Hi, I am testing demultiplexing based in a list of barcodes in ONT data but it has been running for more than 4 days (using 5 cores per task and 50G of memory) and it does not look like it has written out 10% of the estimated barcodes. Is there any multithread option or recommended memory specifications to run it in SLURM systems?
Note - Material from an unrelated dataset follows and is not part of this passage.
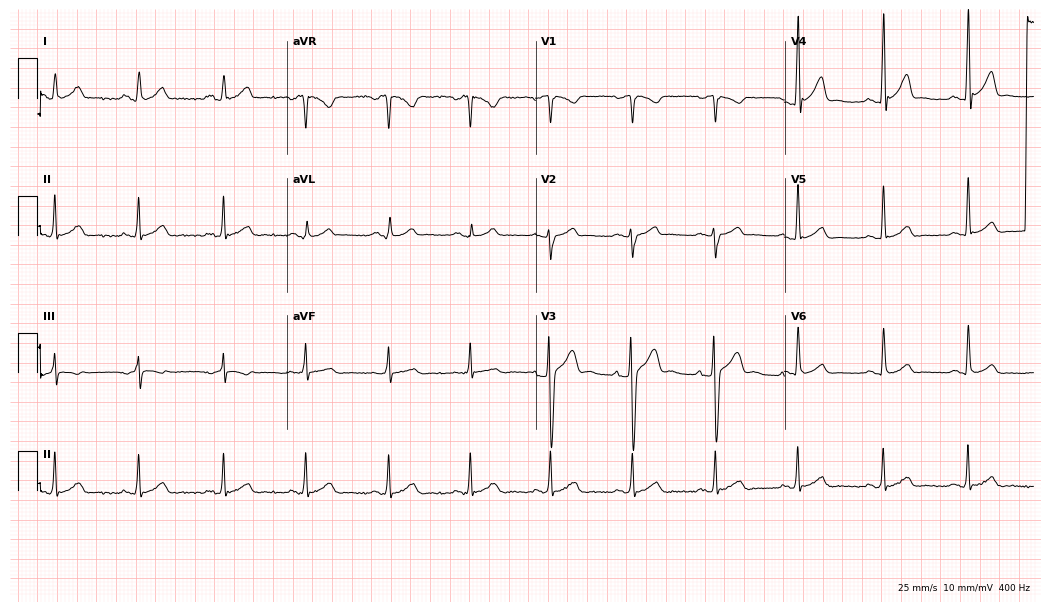
Standard 12-lead ECG recorded from a man, 36 years old. Read as a normal ECG.

nadiadavidson commented 1 year ago

Hello,

Thank you for trying out our tool and posting about your issue. We don't current have an option for multiple threads, but we are still actively developing flexiplex so appreciate the feedback and will look into speeding it up. To help us think about the best way to do this, would you mind letting us know how many reads you are processing, how long your known barcode list is (if you use one), which flexiplex command you're running and any other details that might be relevant.

Many thanks, Nadia.

mcortes-lopez commented 1 year ago

Hi, Thanks for your reply! I have a file with +90 million reads, it contains 3 samples, each with around 10,000 barcodes (from the same library in short reads, Illumina 10x) For each barcode list I run flexiplex as: flexiplex -k ${BARCODE_LIST} -r false -n ${SAMPLE}_demux_bc ${main_fastq} > ${OUTDIR}/${SAMPLE}_demux_bc.fastq I ran it and in 4 days only 15 million reads have been processed. Would you suggest to split either the fastq or the barcode list to reduce the time? Best, Mariela

nadiadavidson commented 1 year ago

Hi Mariela,

Sorry for the slow reply. I've just update the code to run faster. For older noising reads we get about a 30% improvement, but for newer reads this should be even better (up to 90%). Unfortunately I haven't had a chance to make the code muti-threaded, but please leave this issue open as I would like to implement that at some stage. In the meant time splitting the fastq files as you suggested is the best idea. I've added this and a couple of other suggestions to the end of the documentation, https://davidsongroup.github.io/flexiplex/. You are welcome to keep us updated about what did/didn't work.

Cheers, Nadia.

nadiadavidson commented 10 months ago

The code is now multi-threaded, so closing this issue.